Bir Mimar Sinan eseri olan Şehzadebaşı Camii'nin 1990′lı yıllarda devam eden restorasyonunu yapan firma yetkililerinden bir inşaat mühendisi, caminin restorasyonu sırasında yaşadıkları bir olayı TV ekranlarında şöyle anlatmıştı:
Cami bahçesini çevreleyen havale duvarında bulunan kapıların üzerindeki kemerleri oluşturan taşlarda yer yer çürümeler vardı. Restorasyon programında bu kemerlerin yenilenmesi de yer alıyordu. Biz inşaat fakültesinde teorik olarak kemerlerin nasıl inşaat edildiğini öğrenmiştik fakat taş kemer inşası ile ilgili pratiğimiz yoktu. Kemerleri nasıl restore edeceğimiz konusunda ustalarla toplantı yaptık. Sonuç olarak kemeri alttan yalayan bir tahta kalıp çakacaktık. Daha sonra kemeri yavaş yavaş söküp yapım teknikleri ile ilgili notlar alacaktık ve yeniden yaparken bu notlardan faydalanacaktık.
Kalıbı yaptık. Sökmeye kemerin kilit taşından başladık. Taşı yerinden çıkardığımızda hayretle iki taşın birleşme noktasında olan silindirik bir boşluğa yerleştirilmiş bir cam şişeye rastladık.
Şişenin içinde dürülmüş beyaz bir kağıt vardı. Şişeyi açıp kağıda baktık. Osmanlıca bir şeyler yazıyordu. Hemen bir uzman bulup okuttuk. Bu bir mektup idi ve Mimar Sinan tarafından yazılmıştı. Şunları yazmıştı;
'Bu kemeri oluşturan taşların ömrü yaklaşık 400 senedir. Bu müddet zarfında bu taşlar çürümüş olacağından siz bu kemeri yenilemek isteyeceksiniz.
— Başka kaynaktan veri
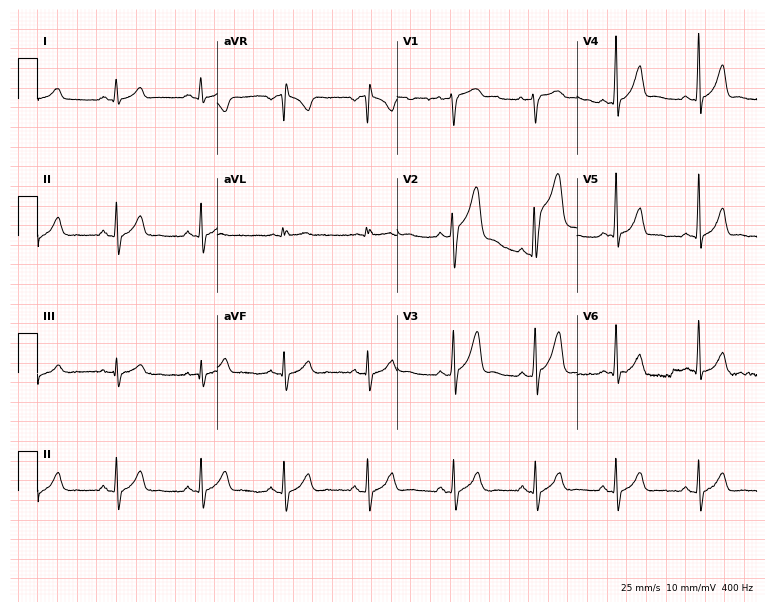
ECG — a 20-year-old male patient. Labelled as a normal ECG.
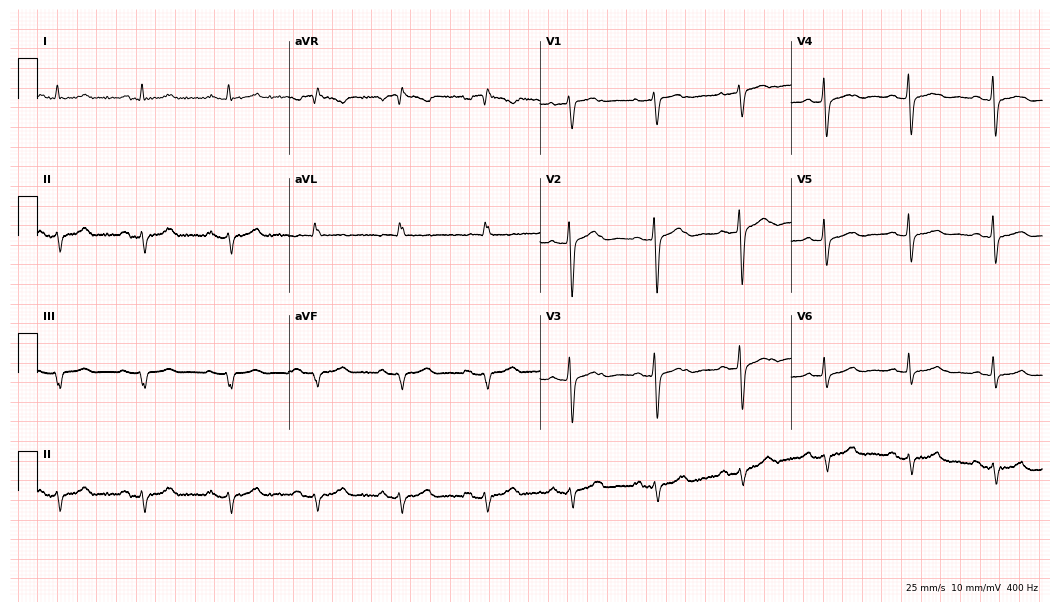
ECG — a woman, 63 years old. Screened for six findings — first-degree AV block, right bundle branch block (RBBB), left bundle branch block (LBBB), sinus bradycardia, atrial fibrillation (AF), sinus tachycardia — none is recorded.
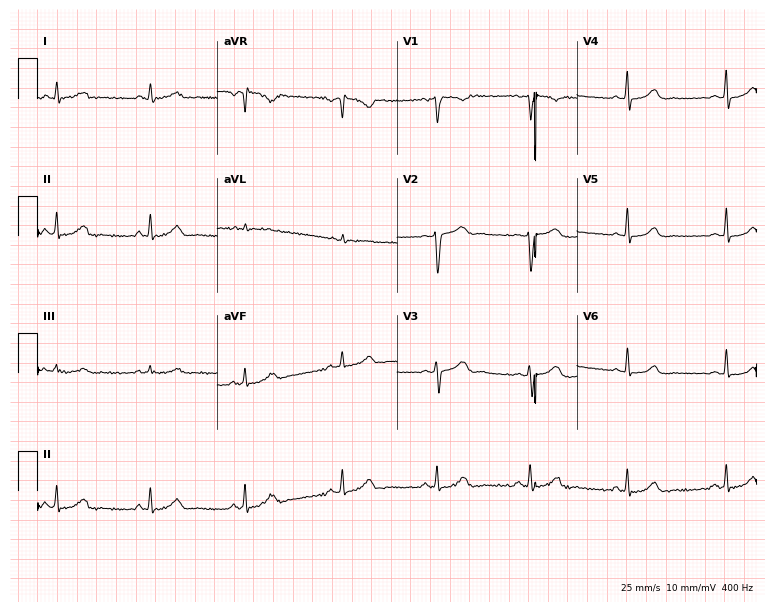
ECG — a female patient, 30 years old. Screened for six findings — first-degree AV block, right bundle branch block, left bundle branch block, sinus bradycardia, atrial fibrillation, sinus tachycardia — none is recorded.
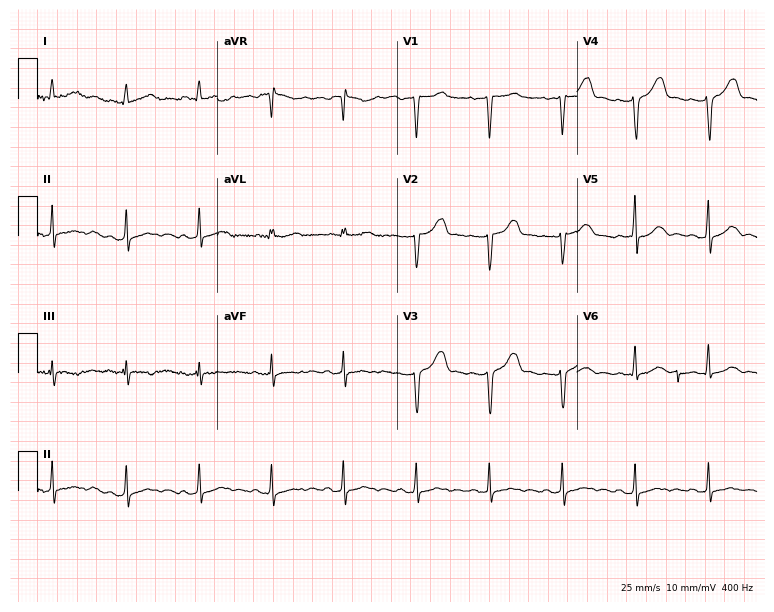
12-lead ECG from a woman, 37 years old (7.3-second recording at 400 Hz). No first-degree AV block, right bundle branch block (RBBB), left bundle branch block (LBBB), sinus bradycardia, atrial fibrillation (AF) or sinus tachycardia recorded for this tracing.

Büyük bir ihtimalle yapı teknikleri de değişeceğinden bu kemeri nasıl yeniden inşa edeceğinizi bilemeyeceksiniz. İşte bu mektubu ben size, bu kemeri nasıl inşa edeceğinizi anlatmak için yazıyorum.'
Koca Sinan mektubunda böyle başladıktan sonra o kemeri inşa ettikleri taşları Anadolu´nun neresinden getirttiklerini de yazarak izahlarına devam ediyor ve ayrıntılı bir biçimde kemerin inşasını anlatıyordu.
O dönemdeki şu bilgiye, birikime, hassasiyete ve öngörüye bakar mısınız? İşte Mimar Sinan bu.
Ve bir de, günümüzdeki her türlü teknolojik gelişmeler ve bilgi çağına rağmen, yapılıp da en küçük sallantıda yerle bir olan inşaatları düşününce, Mimar Sinan'ı takdir etmemek elde mi?